It seems Cuil.com is dead.
Michael Arrington’s sources suggest this is permanent.
That is $33 Million down the drain in research, development, infrastructure for the search engine crawlers etc.
But that is a fair investment… the investors new there was a significant risk, and based on the Crunchbase profile there were a whole load of smart people involved.
To misquote Alfred Lord Tennyson’s poem In Memoriam:27, 1850:-
It is better to have tried and failed than to never have tried at all.
But Leapfish… it is not just investors who will end up losing their money… if they haven’t already pulled their investment out.
Traffic numbers between Cuil & Leapfish are very similar i.e. Leapfish hasn’t gained any traction.
No amount of paid reviews is going to revive a flagging product – Google instant just blows any unique qualities away – before anyone suggests that somehow Google are copying Leapfish, there have been various “instant” type search implementations for the last 5 years and meta search engines are a dime a dozen.
“Boiler room” sales practices – an interesting way for a startup to get “funding” from people who in some cases were borrowing money of family member’s credit cards so they didn’t miss the great opportunity to “invest” in a guaranteed listing at the top of a search engine noone is using.

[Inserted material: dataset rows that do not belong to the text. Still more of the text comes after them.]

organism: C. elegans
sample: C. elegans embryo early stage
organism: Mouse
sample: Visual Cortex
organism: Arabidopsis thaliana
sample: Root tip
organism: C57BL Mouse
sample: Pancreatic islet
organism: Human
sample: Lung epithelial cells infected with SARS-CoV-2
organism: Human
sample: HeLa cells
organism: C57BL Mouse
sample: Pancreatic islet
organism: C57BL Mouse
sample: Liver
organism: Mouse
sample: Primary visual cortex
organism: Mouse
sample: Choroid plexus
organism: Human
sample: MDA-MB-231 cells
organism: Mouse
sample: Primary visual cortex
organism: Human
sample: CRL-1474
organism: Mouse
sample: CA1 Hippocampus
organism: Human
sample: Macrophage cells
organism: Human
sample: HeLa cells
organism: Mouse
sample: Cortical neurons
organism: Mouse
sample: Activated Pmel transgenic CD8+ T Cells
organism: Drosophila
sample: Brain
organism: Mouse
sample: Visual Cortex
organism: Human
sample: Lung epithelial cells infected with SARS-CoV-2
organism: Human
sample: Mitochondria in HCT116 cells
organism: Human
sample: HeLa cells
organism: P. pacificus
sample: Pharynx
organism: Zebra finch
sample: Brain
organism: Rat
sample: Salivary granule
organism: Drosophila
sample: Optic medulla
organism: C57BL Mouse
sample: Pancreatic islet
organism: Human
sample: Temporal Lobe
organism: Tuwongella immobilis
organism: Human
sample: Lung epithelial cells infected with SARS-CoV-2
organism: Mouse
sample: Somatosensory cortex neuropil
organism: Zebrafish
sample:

Up until fairly recently you might have thought their traffic was growing… and that that was search based.
However under the surface you have the Leapfish directory http://directory.leapfish.com/
That looks like the search engine traffic (from other search engines) has taken a hammering, and all that is left of their traffic only compares to a mildly popular, though niche blog such as my own.
Mark Kithcart, Director of Marketing whenever Leapfish are criticized comes up with amazing quotes such as:-
Also I think a few clarifications around our advertising model may help. We are not the traditional PPC modeled platform where you rent space and pay per click. We offer advertisers an opportunity to actually register Keyword Positions outright. We do charge a yearly renewal fee, but advertisers are able to benefit from both the traffic and equity side of the Keyword Position as the engine continues to grow over the next several years.
Equity equity equity…
But Leapfish doesn’t grow… maybe the only way it grows is by buying traffic in the hopes of luring in more people to buy keywords that are guaranteed to rank on a search engine no one is going to use… well other than the people who have purchased keywords.

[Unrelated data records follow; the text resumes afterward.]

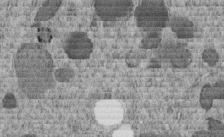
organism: C. elegans
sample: C. elegans embryo early stage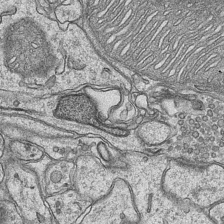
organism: Mouse
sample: CA1 Hippocampus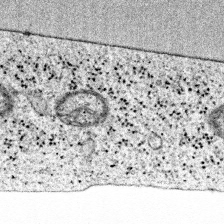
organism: Human
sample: HeLa cells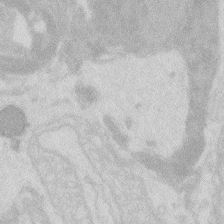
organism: Zebrafish
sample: Macrophage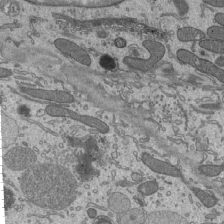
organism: Mouse
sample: Mouse epididymis efferent ductule cilia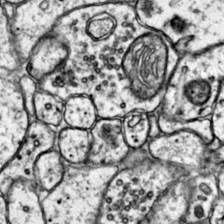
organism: Mouse
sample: Primary visual cortex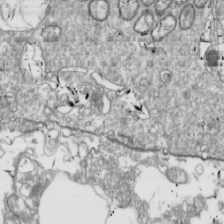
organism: Drosophila
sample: Cell division; meiosis; drosophila spermatocytes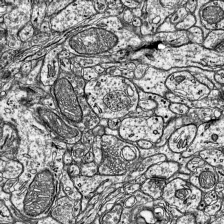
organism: Mouse
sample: Visual Cortex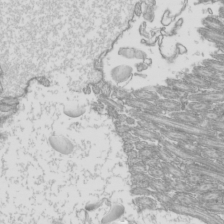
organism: Mouse
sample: Cilia; mouse epididymis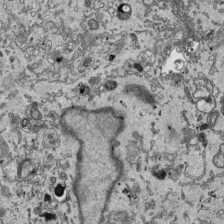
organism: Human
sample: Mitochondria in HCT116 cells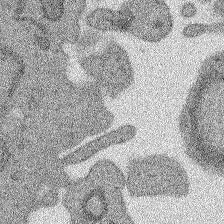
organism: Human
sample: HeLa cells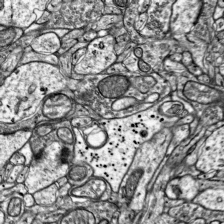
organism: Mouse
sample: Visual Cortex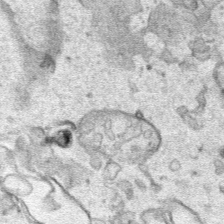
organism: Human
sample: Mitochondria in HCT116 cells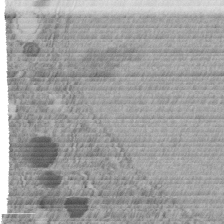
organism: C. elegans
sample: C. elegans embryo early stage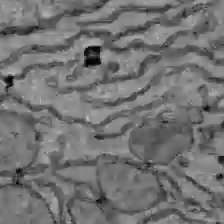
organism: C57BL Mouse
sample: Liver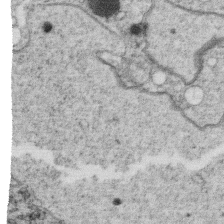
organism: C. elegans
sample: C. elegans oocyte; sperm cells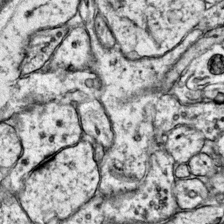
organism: Mouse
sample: Primary visual cortex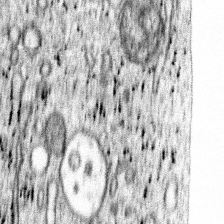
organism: Human
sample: HeLa cells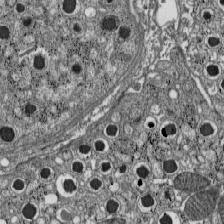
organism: C57BL Mouse
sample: Pancreatic islet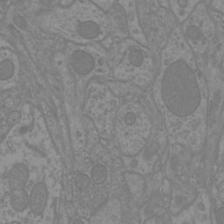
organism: Mouse
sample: Cortical neurons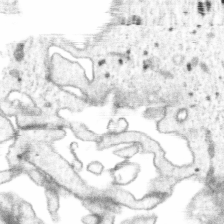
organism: Human
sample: HeLa cells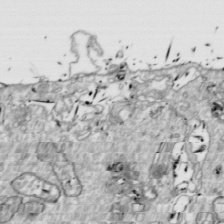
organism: Drosophila
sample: Cell division; meiosis; drosophila spermatocytes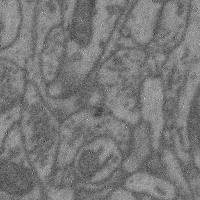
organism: Mouse
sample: Cerebral cortex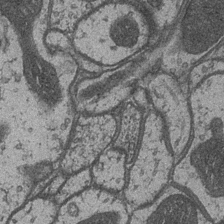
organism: Drosophila
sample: Optic medulla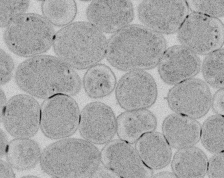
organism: E. coli
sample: Bacterial nucleoid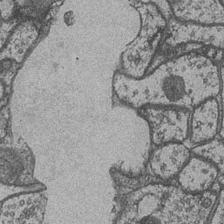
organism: Drosophila
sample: Optic medulla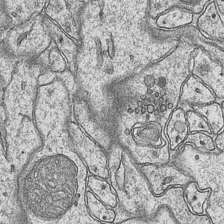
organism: Mouse
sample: CA1 Hippocampus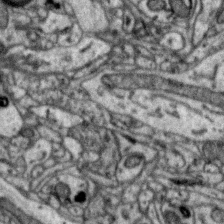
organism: Zebra finch
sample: Brain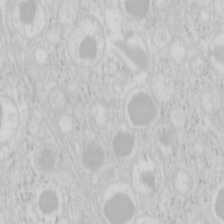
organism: Mouse
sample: Pancreas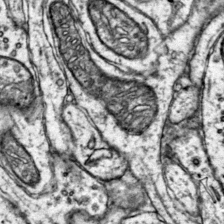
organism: Mouse
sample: Primary visual cortex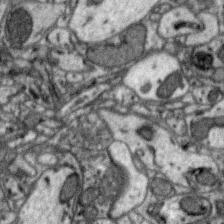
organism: Zebra finch
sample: Brain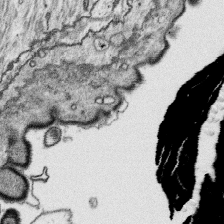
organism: Platynereis dumerilii
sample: Parapodia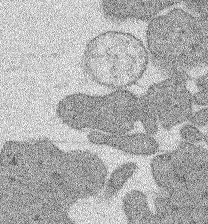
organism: Human
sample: HeLa cells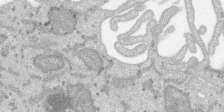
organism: Human
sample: Lung epithelial cells infected with SARS-CoV-2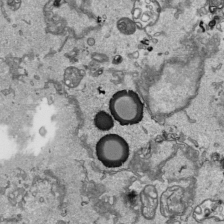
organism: Human
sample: Mitochondria in HCT116 cells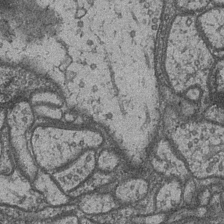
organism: Drosophila
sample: Optic medulla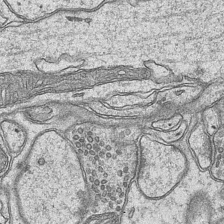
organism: Mouse
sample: CA1 Hippocampus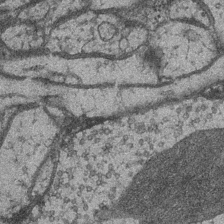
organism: Drosophila
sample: Optic medulla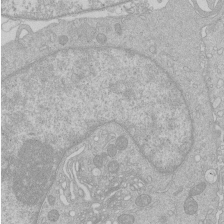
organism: Human
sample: Macrophage cells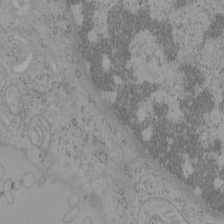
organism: Mouse
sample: OT-I killer T cells with ID8 ovarian cancer cells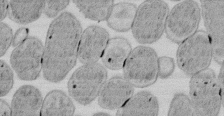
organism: E. coli
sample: Bacterial nucleoid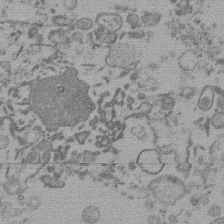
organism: Mouse
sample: Dividing mouse embryo 1 cell stage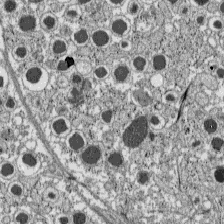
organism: C57BL Mouse
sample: Pancreatic islet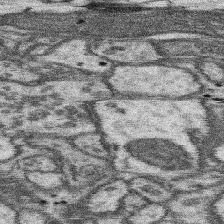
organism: Mouse
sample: Somatosensory cortex neuropil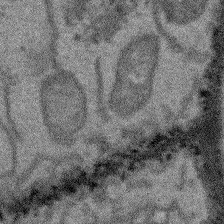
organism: Arabidopsis thaliana
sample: Root tip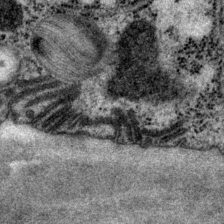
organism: P. pacificus
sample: Pharynx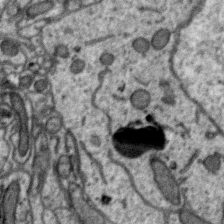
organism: Zebra finch
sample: Brain

I would have thought there were government departments in the US who were meant to investigate things like this – SEC, FTC etc – maybe the total investment isn’t as large as the Madoff scenario, but people are being hurt in a similar way.

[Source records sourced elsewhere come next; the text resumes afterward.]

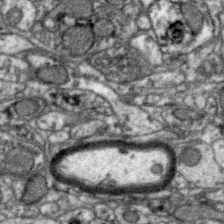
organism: Zebra finch
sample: Brain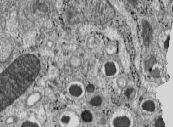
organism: C57BL Mouse
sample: Pancreatic islet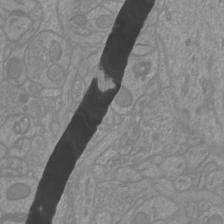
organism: Mouse
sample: Cortical neurons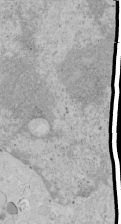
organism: Human
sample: Mitochondria in HCT116 cells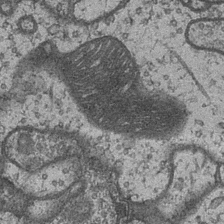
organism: Drosophila
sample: Optic medulla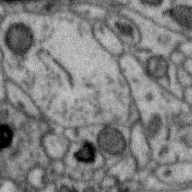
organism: Zebra finch
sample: Brain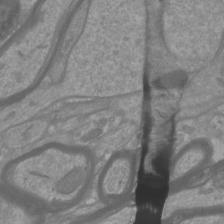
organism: Mouse
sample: Cortical neurons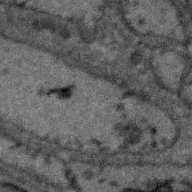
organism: Zebra finch
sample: Brain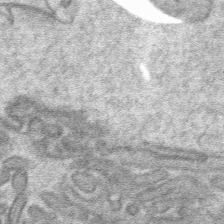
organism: Mouse
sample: Mouse hepatocytes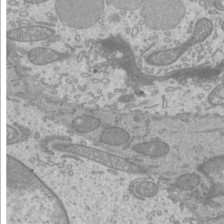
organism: Mouse
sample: Cilia; mouse epididymis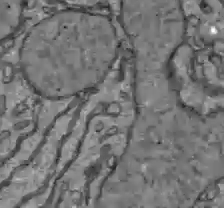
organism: C57BL Mouse
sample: Liver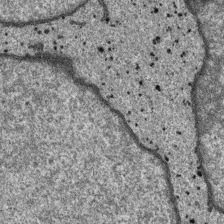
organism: Human
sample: Lung epithelial cells, uninfected (mock) control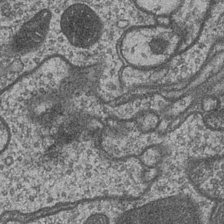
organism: Drosophila
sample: Optic medulla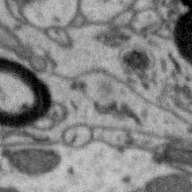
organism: Zebra finch
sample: Brain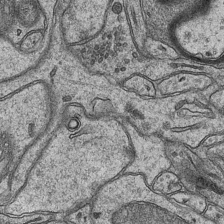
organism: Mouse
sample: CA1 Hippocampus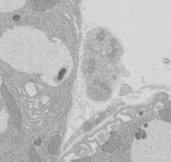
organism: Rat
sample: Salivary granule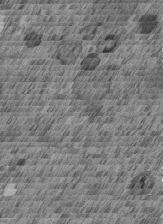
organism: C. elegans
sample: C. elegans embryo early stage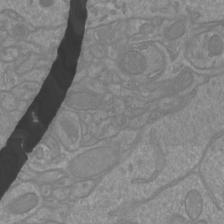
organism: Mouse
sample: Cortical neurons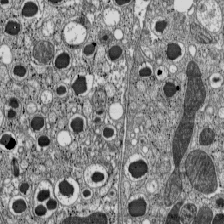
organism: C57BL Mouse
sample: Pancreatic islet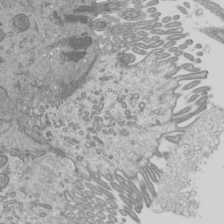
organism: Mouse
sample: Cilia; mouse epididymis

I can’t understand why there would need to be a class action lawsuit against Leapfish.
Matt’s analysis is actually important to add balance to this blog post because at one time he equated Leapfish traffic number to the amount of people the Leapfish boiler room sales people could call in a day to sell keywords to, many of who would check out the site before hopefully saying no.
It is quite possible the massive drop in traffic displayed in the Alexa graphs is due to a reduction in phone calls.
This blog post is all personal opinion, based upon the limited information I have available and public statements by official Leapfish representitives. I have never been cold called by Leapfish, but then I am a crazy guy living in the middle of the Polish countryside.
I have previously covered another startup by the same founder, Ben Behrouzi called ePerks.com – that website ripped off lots of Real Estate people and no longer exists.
My prediction is that Leapfish is heading in the same direction… the deadpool and I am sorry that so many people may have lost their “equity” investment without the typical safeguards you would expect for such a high risk undertaking.
I knew I should have checked one more resource as for a long time Vlad was monitoring Leapfish though mostly on Twitter where I haven’t been very often in the last 6 months.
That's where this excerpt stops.